### EXERCISE DETAILS
Set down, character for character, everything in the records below from the line holding "-0.099 | 0.08 |" down to the line holding "-0.108 | 0.089 |", and no other line.

### SUPPLIED RECORDS
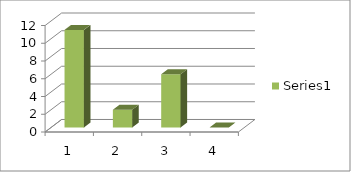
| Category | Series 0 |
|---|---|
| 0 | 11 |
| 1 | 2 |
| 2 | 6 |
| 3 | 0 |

==

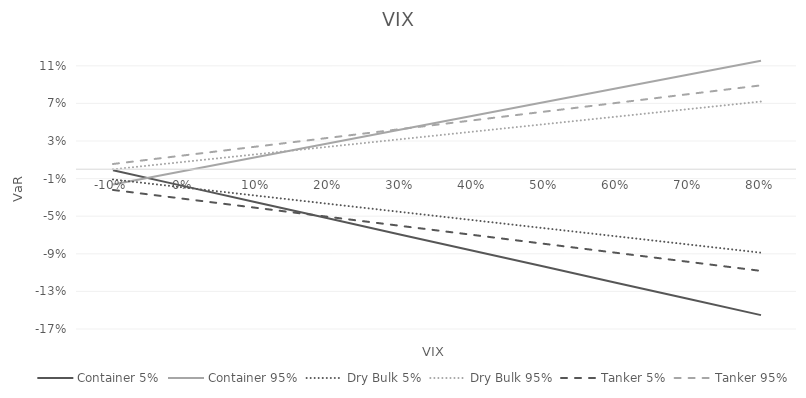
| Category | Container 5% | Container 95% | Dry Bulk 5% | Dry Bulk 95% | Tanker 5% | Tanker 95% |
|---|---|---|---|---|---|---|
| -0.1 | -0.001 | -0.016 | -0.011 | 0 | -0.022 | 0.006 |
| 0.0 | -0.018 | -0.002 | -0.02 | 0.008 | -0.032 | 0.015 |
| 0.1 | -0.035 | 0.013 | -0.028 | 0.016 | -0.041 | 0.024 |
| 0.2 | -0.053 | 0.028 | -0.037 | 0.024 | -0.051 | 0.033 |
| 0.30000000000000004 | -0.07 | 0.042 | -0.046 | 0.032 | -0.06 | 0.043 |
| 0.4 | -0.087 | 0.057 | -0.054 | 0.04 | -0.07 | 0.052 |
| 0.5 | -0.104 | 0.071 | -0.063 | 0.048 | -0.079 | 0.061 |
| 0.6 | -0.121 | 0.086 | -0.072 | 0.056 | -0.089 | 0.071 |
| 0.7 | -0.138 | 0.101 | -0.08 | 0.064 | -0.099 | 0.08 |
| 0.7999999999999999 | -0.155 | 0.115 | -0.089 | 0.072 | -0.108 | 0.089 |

### EXERCISE SOLUTION
| 0.7 | -0.138 | 0.101 | -0.08 | 0.064 | -0.099 | 0.08 |
| 0.7999999999999999 | -0.155 | 0.115 | -0.089 | 0.072 | -0.108 | 0.089 |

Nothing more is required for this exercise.